As an efficient function parametrization tool, neural networks have been applied to solve PDEs via various approaches. Early work in [38] applies neural networks to approximate PDE solutions defined on grid points. Later in [11], [36], DNNs are employed to approximate solutions in the whole domain, and PDEs are solved by minimizing the discrete residual error in the $L^2$-norm at prescribed collocation points. DNNs coupled with boundary governing terms by design can satisfy boundary conditions [46]. Nevertheless, designing boundary governing terms is usually difficult for complex geometry. Another approach to enforcing boundary conditions is to add boundary errors to the loss function as a penalized term and minimize it as well as the PDE residual error [23], [37]. The second technique is in the same spirit of least squares methods in finite element methods and is more convenient in implementation. Therefore, it has been widely utilized for PDEs with complex domains. However, network computation was usually expensive, limiting the applications of network-based PDE solvers. Thanks to the development of GPU-based parallel computing over the last two decades, which greatly boosts the network computation, network-based PDE solvers were revisited recently and have become a popular tool, especially for high-dimensional problems [13], [19], [25], [33], [58], [3], [65], [40], [2], [29], [28], [6], [53], [41]. Nevertheless, most network-based PDE solvers suffer from robustness issues: their convergence is slow and might not be guaranteed even within a simple class of PDEs.

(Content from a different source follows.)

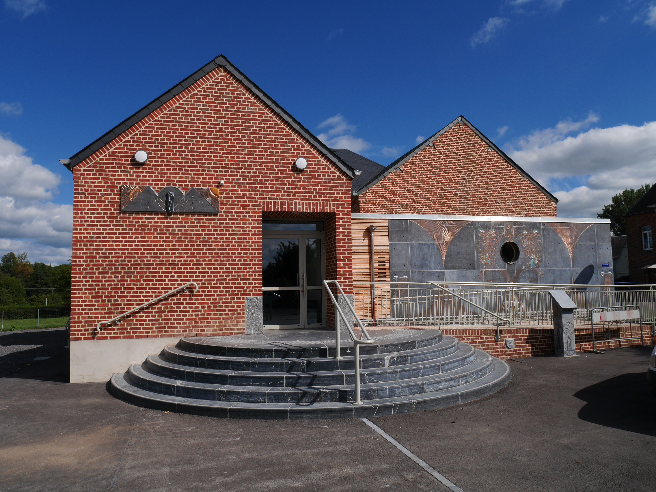 Salle des fêtes de Wallers-en-Fagne

To ease the issue above, we introduce a novel self-paced learning framework, SelectNet, to adaptively choose training samples in the least squares model. Self-paced learning [35] is a recently raised learning technique that can choose a part of the training samples for actual training over time. Specifically, for a training data set with n samplings, self-paced learning uses a vector $v\in {\{0,1\}}^n$ to indicate whether each training sample should be included in the current training stage. The philosophy of self-paced learning is to simulate human beings' learning style, which tends to learn easier aspects of a learning task first and deal with more complicated samples later. Based on self-paced learning, a novel technique for selected sampling is put forward, which uses a selection neural network instead of the 0-1 selection vector v. Hence, it learns to avoid redundant training information and speeds up the convergence of learning outcomes. This idea is further improved in [30] by introducing a DNN to select training data for image classification. Among similar works, a state-of-the-art algorithm named SelectNet is proposed in [43] for image classification, especially for imbalanced data problems. Based on the observation that samples near the singularity of the PDE solution are rare compared to samples from the regular part, we extend the SelectNet [43] to network-based least squares models, especially for PDE solutions with certain irregularity. As we shall see later, numerical results show that the proposed model is competitive with the traditional (basic) least squares model for analytic solutions, and it outperforms others for low-regularity solutions, in the aspect of the convergence speed. It is worth noting that our proposed SelectNet model is essentially tuning the weights of training points to realize the adaptive sampling. Another approach is to change the distribution of training points, such as the residual-based adaptive refinement method [32].

The organization of this paper is as follows. In Section 2, we introduce the least squares methods and formulate the corresponding optimization model. In Section 3, we present the SelectNet model in detail. In Section 4, we put forward the error estimates of the basic and SelectNet models. In Section 5, we discuss the network implementation in the proposed model. In Section 6, we present ample numerical experiments for various equations to validate our model. We conclude with some remarks in the final section.